Spiral Toys, the manufacturer of the so-called “smart” toys, claimed to act swiftly to fix the problem – and another vulnerability which could allow a remote hacker to not only record audio but also broadcast messages via the toys.
In the following video you’ll see just how easy it proved to be for a hacker within Bluetooth range of a fluffy CloudPet to hijack control of the toy.
At the time, news of the security breach was widely reported and even managed to gain the attention of comedians on late night US talk shows.
The issue was, of course, no laughing matter.
And twelve months after the initial disclosure of the security problems, researchers found that Spiral Toys had still not implemented proper authentication techniques to protect against hackers spying on children via cuddly CloudPets.
Concerns were also raised that SpiralToys had allowed a domain used to host a tutorial for the toys – mycloudpets.com – to lapse, opening opportunities for criminals to use the URL for phishing attacks.
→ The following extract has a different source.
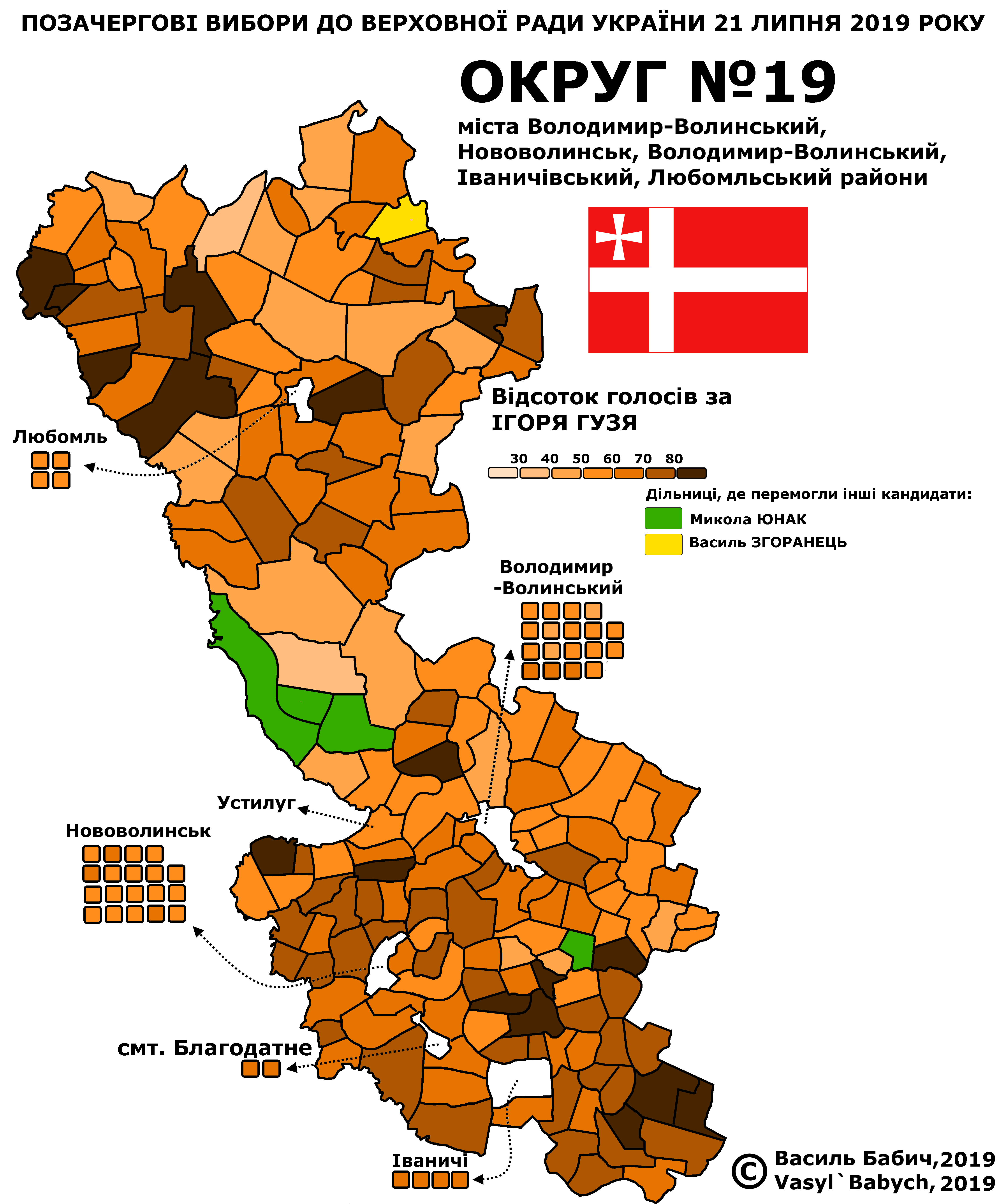 Відсоток підтримки Ігоря Гузя по округу №19, Волинська область на виборах до Верховної Ради України 21 липня 2019 року

Part of the letter read as follows:
What CloudPets demonstrates is the potential privacy risks that even a toy with limited
connectivity can pose. More importantly, it also shows how these toys are entry points
for companies to generate a consumer base from children for other digital products in
the future. That’s why it’s so critical that privacy and security be at the forefront of
We believe retailers have a crucial role to play when it comes to helping encourage
manufacturers to respect the trust of their consumers. We hope you will immediately
pause the sale of CloudPets, and we look forward to working with you on more
proactive, positive steps that could be taken to protect customer safety, security, and
Last week, Walmart and Target stopped selling CloudPets. This week, eBay and Amazon joined them.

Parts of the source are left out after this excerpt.